The breakdown of US casualties was 1465 dead, 3184 wounded, 1928 missing and 26 captured. Of the total US figure, 2499 casualties were from the US airborne troops (238 of them being deaths). The casualties at Utah Beach were relatively light: 197, including 60 missing. However, the US 1st and 29th Divisions together suffered around 2000 casualties at Omaha Beach.
The total German casualties on D-Day are not known, but are estimated as being between 4000 and 9000 men.
Naval losses for June 1944 included 24 warships and 35 merchantmen or auxiliaries sunk, and a further 120 vessels damaged.

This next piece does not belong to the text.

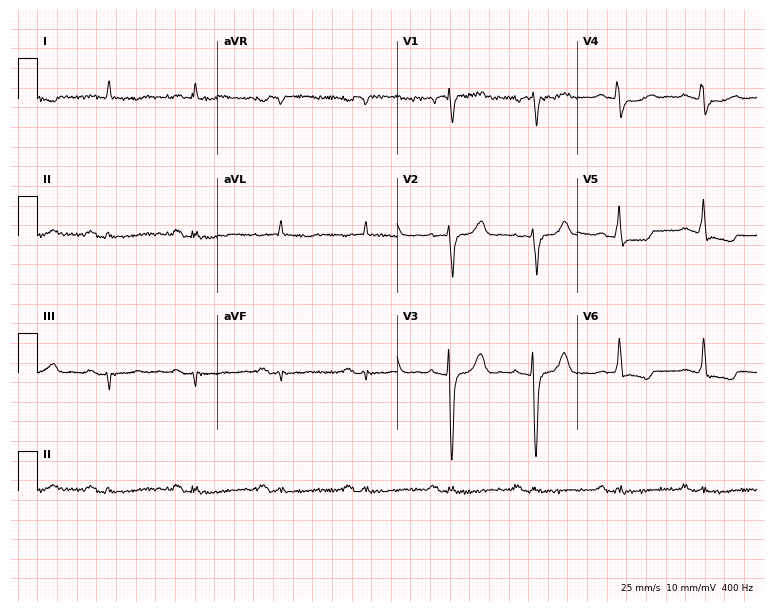
ECG (7.3-second recording at 400 Hz) — a 61-year-old woman. Screened for six findings — first-degree AV block, right bundle branch block, left bundle branch block, sinus bradycardia, atrial fibrillation, sinus tachycardia — none is recorded.
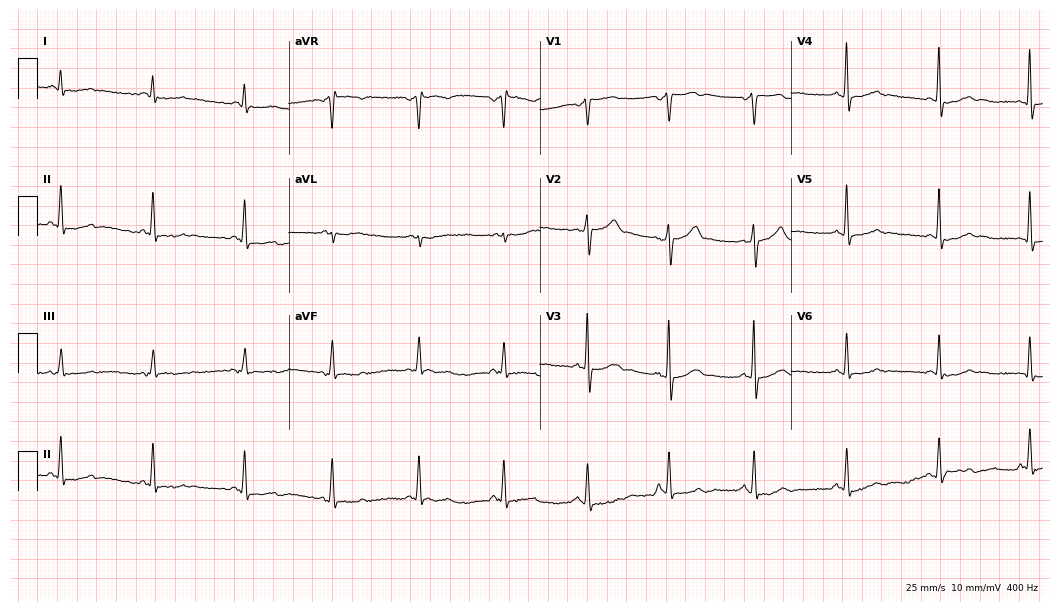
ECG (10.2-second recording at 400 Hz) — a 47-year-old male. Screened for six findings — first-degree AV block, right bundle branch block (RBBB), left bundle branch block (LBBB), sinus bradycardia, atrial fibrillation (AF), sinus tachycardia — none is recorded. Findings outside these six are not listed.

Over 425,000 Allied and German troops were killed, wounded or went missing during the Battle of Normandy. This figure includes over 209,000 Allied casualties, with nearly 37,000 dead amongst the ground forces and a further 16,714 deaths amongst the Allied air forces. Of the Allied casualties, 83,045 were from 21st Army Group (British, Canadian and Polish ground forces), 125,847 from the US ground forces. The losses of the German forces during the Battle of Normandy can only be estimated. Roughly 200,000 German troops were killed or wounded. The Allies also captured 200,000 prisoners of war (not included in the 425,000 total, above). During the fighting around the Falaise Pocket (August 1944) alone, the Germans suffered losses of around 90,000, including prisoners.
Today, twenty-seven war cemeteries hold the remains of over 110,000 dead from both sides: 77,866 German, 9386 American, 17,769 British, 5002 Canadian and 650 Poles.
Between 15,000 and 20,000 French civilians were killed, mainly as a result of Allied bombing. Thousands more fled their homes to escape the fighting.
Incidentally, the press did not paint all this carnage as a US plot to destroy the Constitution. They understood what was happening and why.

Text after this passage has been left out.